Exercise: Output word for word the lines from the one with "organism: Human" to the final line of the data, both ends included, but skip the pictures.

+++ Input material +++

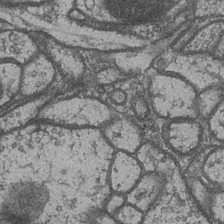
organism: Drosophila
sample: Optic medulla
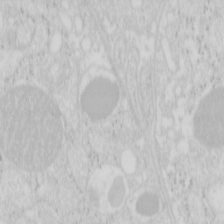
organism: Mouse
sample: Pancreas
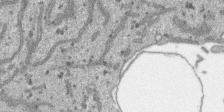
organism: Human
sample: Lung epithelial cells infected with SARS-CoV-2
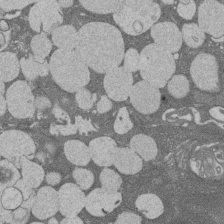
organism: Rat
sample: Salivary granule
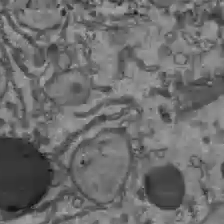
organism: C57BL Mouse
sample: Liver
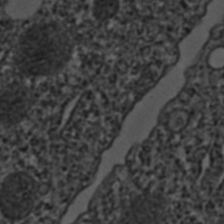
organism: C. elegans
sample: C. elegans embryo
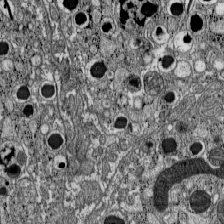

+++

Completed exercise:
organism: Human
sample: Lung epithelial cells infected with SARS-CoV-2
organism: Rat
sample: Salivary granule
organism: C57BL Mouse
sample: Liver
organism: C. elegans
sample: C. elegans embryo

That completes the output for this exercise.